Department:  School Data of Science

Course Code

DATA130005.01

Course Title

Statistics: Principles, Methods and R (I)

Credit

3

Credit Hours

48

Course Nature

Specific General Education Courses □Core Courses □General Education Elective Courses □Basic Courses in General Discipline  Professional Compulsory Courses □Professional Elective Courses □Others

Course Objectives

The course covers fundamental aspects of probability and statistics methods and principles. Data illustration using statistical package R constitutes an integral part throughout the course, therefore provides the hands-on experience in simulation and data analysis.

Course Description

The topics covered in this course include: introduction of R, probability, independence, conditional probability, Bayes' formula, random variables and distributions, moment generating functions, probability inequalities, law of large numbers, central limit theorem, point estimation, maximum likelihood estimation, Fisher's information, asymptotic efficiency, Hypothesis testing, Wald's test, t-tests, likelihood ratio tests, permutation tests, confidence intervals, linear regression model.

Course Requirements:

Probability Theory, Linear Algebra

Teaching Methods:

The course is carried out mostly by conventional lectures, combined with data analytic studies in R. Homework assignments will be given to help the students review the contents and apply their newly acquired knowledge and tools on real-world data problems.

Instructor's Academic Background:

Fengnan Gao is an assistant professor jointly appointed by the School of Data Science and Shanghai Center for Mathematical Sciences.

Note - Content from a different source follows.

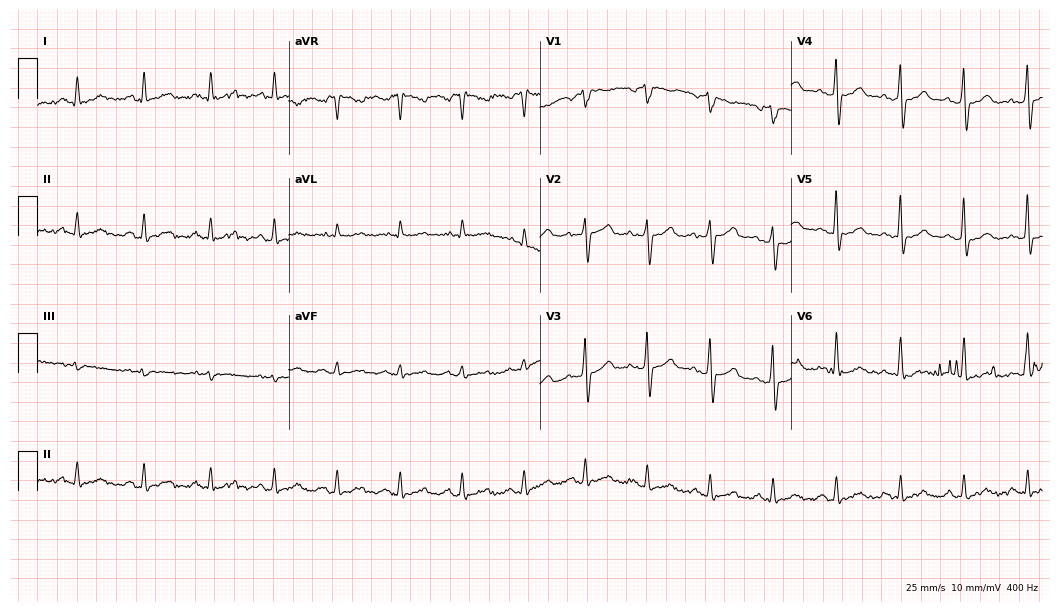
Standard 12-lead ECG recorded from a 46-year-old male patient (10.2-second recording at 400 Hz). None of these six findings is recorded: first-degree AV block, right bundle branch block, left bundle branch block, sinus bradycardia, atrial fibrillation, sinus tachycardia.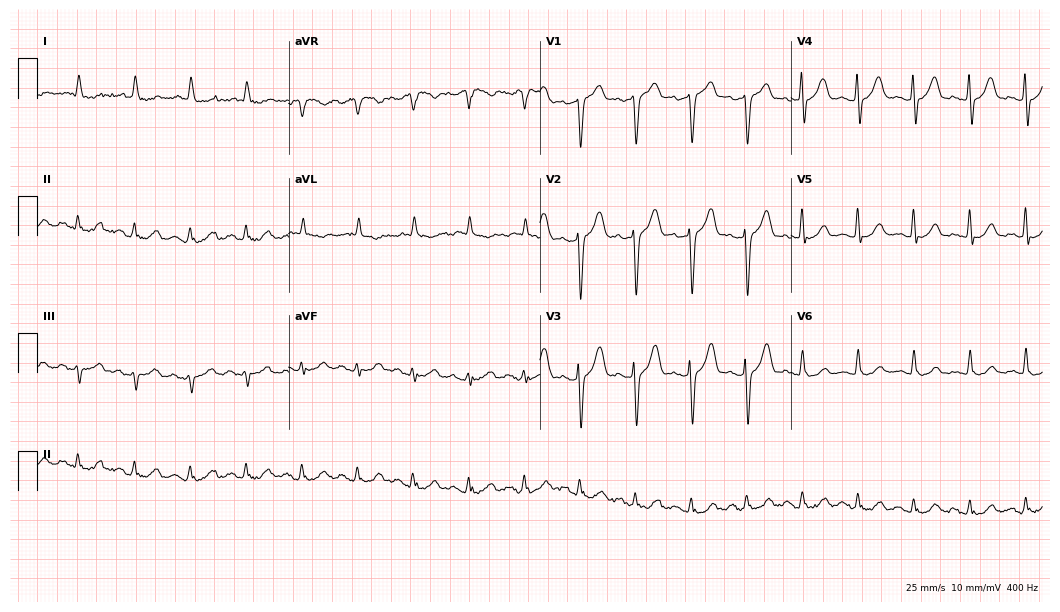
Electrocardiogram, an 84-year-old male patient. Of the six screened findings (first-degree AV block, right bundle branch block, left bundle branch block, sinus bradycardia, atrial fibrillation, sinus tachycardia), none is recorded.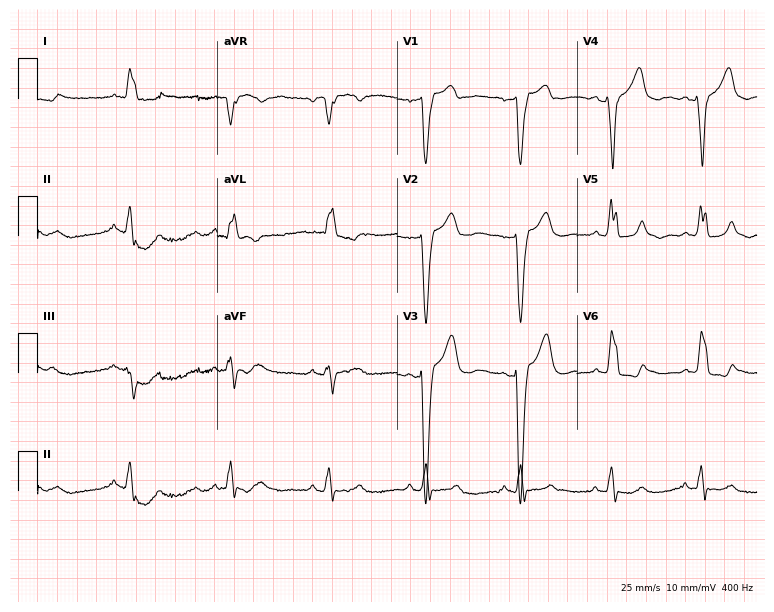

He finished hid PhD with Aad van der Vaart from Leiden University in 2016 and joined Fudan afterwards. He has published papers on Electronic Journal of Statistics and Stochastic Processers and their Applications. He has presented his works in Amsterdam, North Carolina, Frejus, Cambridge and Eindhoven.


Members of Teaching Team

Name

Gender

Professional Title

Department

Responsibility

Fengnan Gao

Male

Assistant Professor

School of Data Science and Shanghai Center for Mathematical Sciences

Main instructor
















Course Schedule (Please supply the details about each lesson with 48 academic hours in a total of 8 weeks):


Week 1---- Introduction to the course and R

  1. What is R? Installing R, help and documentation

  2. Data objects, data import and export, basic data manipulation

  3. Computing with data, organizing an analysis

Week 2---- Probability and Random variables

  1. Sample space and events, probability, independent events

  2. Conditional probability, Bayes’ formula

  3. Distribution functions and probability functions, mean and variance, moment generating functions

Week 3--- Distributions and Multivariate distributions

  1. Discrete random variables, continuous random variables

  2. Bivariate distributions, marginal distributions, independent random variables, conditional distributions

  3. Multivariate distributions, IID samples, transformations of random variables

Week 4---- Inequalities and Convergence of random variables

  1. Probability inequalities

  2. Inequalities for expectations

  3. Types of convergence

Week 5---- Limit Theorems and Monte Carlo Methods

  1. Law of Large Numbers (LLN) and Central Limit Theorem (CLT)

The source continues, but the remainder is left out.